La temperatura del vino.
El refranero castellano, tan rico y acertado en algunas de sus sentencias, tiene también agarraderas para la mala fe, la ignominia y la ignorancia, pecados habituales de la grey de los tabernarios, perdularios de las buenas costumbres, que se aferran a frases hechas a falta de otras ingeniosas que ni saben construir.
Este parrafito viene al caso de ese lamentable proverbio que reza que sobre gustos no hay nada escrito, cuando en verdad podría asegurar que hay publicados millones de libros al respecto.
Otra cosa es que, quienes lo pronuncian, no hayan sabido leer ninguno de ellos, porque, obviamente, en el Hola y en el Marca, no se tratan estos temas, aunque sí se anuncian los bodegueros de bahorrina.
España bebe el vino caliente y, como somos animales de costumbres, pues cuando nos sirven uno que estaba bajo un halógeno y a más de 35ºC., pues mucha gente dice: “En su punto, un vino reserva debe tomarse templadito, a 18º C”.
Un servidor, que entre sus muchas virtudes está la de ser hombre termómetro, hace años decidió no discutir más, pero sí apostar, con lo que me gano la vida como cualquier otro aristócrata del cobre.
Hace algunos meses, en un bar que no menciono porque nadie conoce, surgió el conflicto porque mi contertulio dijo: “Ponme un vino, pero que no esté como el caldo del cocido”. El tabernero lo sirvió, mi amigo me preguntó que si me parecía correcta la temperatura y, a contacto de la mano, le respondí que estaría a 25ºC., unos diez grados por encima de su temperatura de servicio.
Ya se pueden imaginar la que se lió.
Subí a mi casa y bajé con cinco termómetros, de mercurio, alcohol, digital, láser, etc. El gañán, que sabía de mi oficio, cogió una botella medio vacía que reposaba en una cubitera de agua fría, pero yo le obligué a servirme de otra llena, en la que, obviamente, el tercio superior estaba a temperatura ambiente, aunque el inferior estuviese a 7/8ºC. El vino estaba a 25,3ºC.
Esto sucedió en un bar de barrio, pero lo penoso es que, del mismo modo, sucede en restaurantes de lujo, vinotecas y hasta sesiones de degustación.

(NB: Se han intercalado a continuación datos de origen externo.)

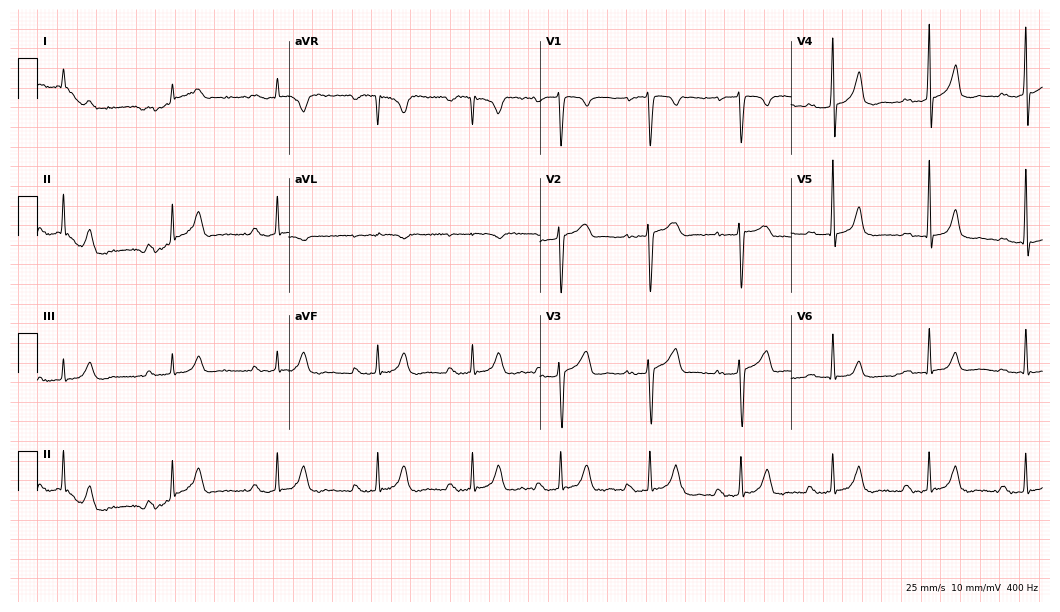
12-lead ECG from a male, 36 years old (10.2-second recording at 400 Hz). Shows first-degree AV block.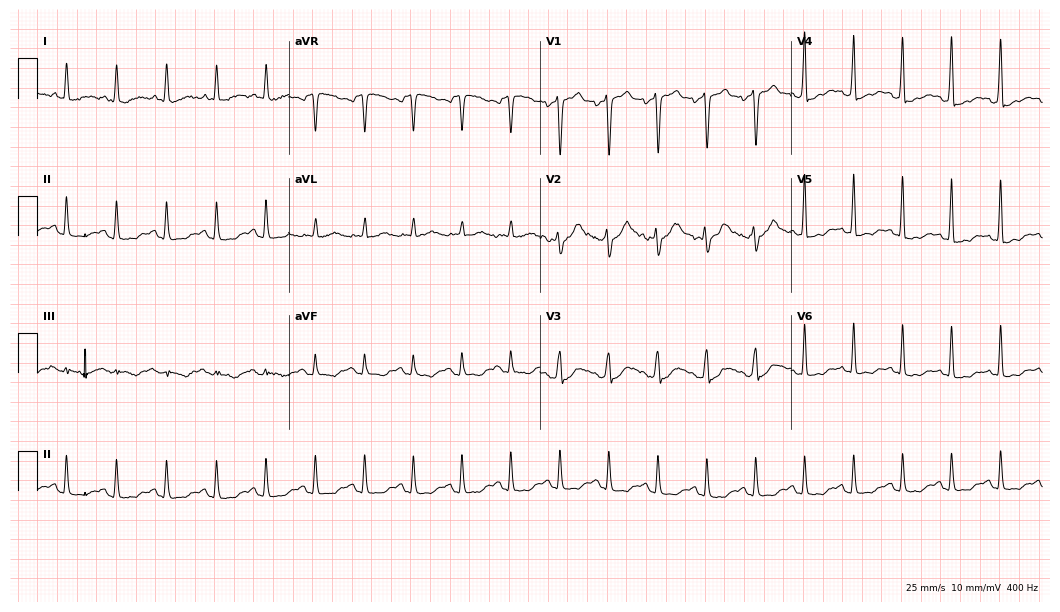
ECG (10.2-second recording at 400 Hz) — a man, 37 years old. Findings include sinus tachycardia (a sinus rate of 100 beats per minute or more).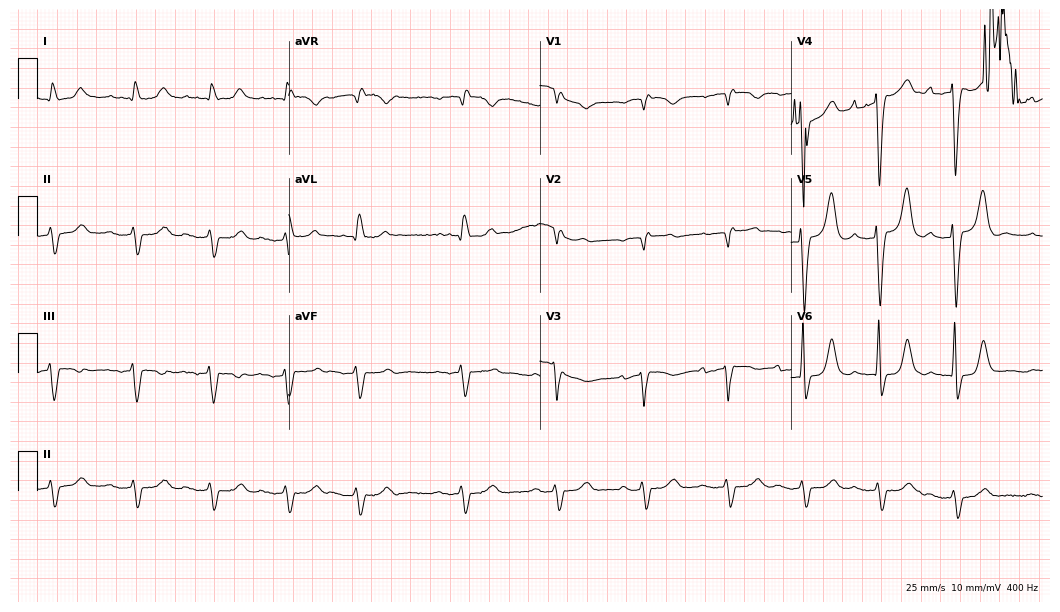
12-lead ECG from a female, 81 years old. Findings include first-degree AV block, right bundle branch block (RBBB), atrial fibrillation (AF).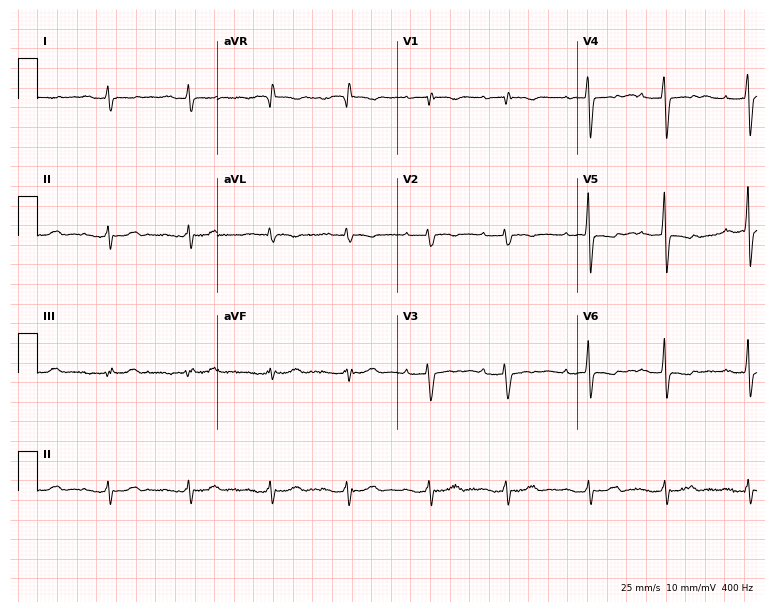
12-lead ECG from a male patient, 74 years old. No first-degree AV block, right bundle branch block (RBBB), left bundle branch block (LBBB), sinus bradycardia, atrial fibrillation (AF) or sinus tachycardia recorded for this tracing.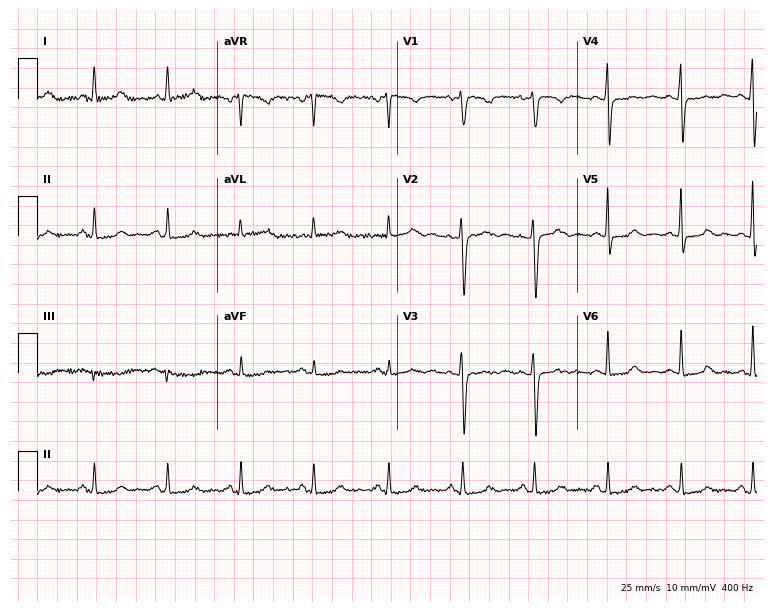
Standard 12-lead ECG recorded from a woman, 53 years old (7.3-second recording at 400 Hz). Read as a normal ECG.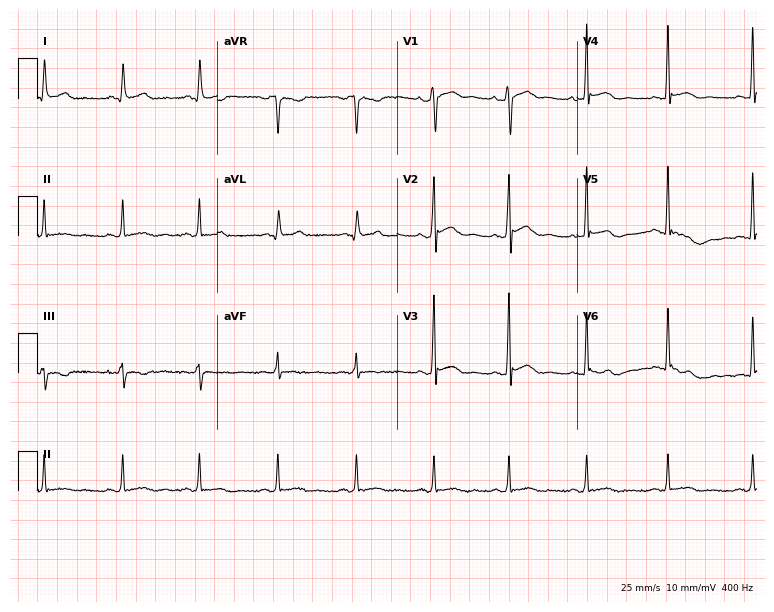
Electrocardiogram, a man, 44 years old. Of the six screened findings (first-degree AV block, right bundle branch block, left bundle branch block, sinus bradycardia, atrial fibrillation, sinus tachycardia), none is recorded.

El pasado mes de mayo, esta revista convocó un panel de cata para determinar las temperaturas óptimas de consumo de los principales tipos de vino. Las conclusiones las explica con todo detalle mi colega y a pesar de ello amigo, Miquel Ángel Rincón, de modo que no voy a eclipsarle porque, como ustedes saben, soy mucho más listo y más guapo que él, pero sí recalcar una conclusión que nos pareció de vital importancia: el abatimiento térmico que se produce entre la temperatura de servicio (en realidad debería decirse de nevera) y la de consumo, porque, para que podamos disfrutar de un gran vino tinto, que desarrolla todas sus virtudes entorno a los 16ºC., hay que enfriarlo hasta los 12ºC., ya que en esos pocos minutos que transcurren entre su escanciado y su degustación, habrá saltado entre 4/5ºC.
Claro que esto es solo compete a quienes consideramos que el trabajo de un grupo de expertos sirve para algo, porque los que defienden que sobre gustos no hay nada escrito, pues pueden seguir diciendo que 35ºC., son 18ºC., como el tabernero de mi barrio que negó la fiabilidad de mis cinco termómetros.
Un servidor de ustedes, como desde años cobra por enseñar, cuando va a un restaurante, aunque sea de lo más fino, de mano pide una cubitera para enfriar el vino y, cuando el sumiller pretende soltar una erudita lección, sencillamente le respondo: “Esa botella es mía y la bebo como me da la gana, así que tráigame el enfriador”.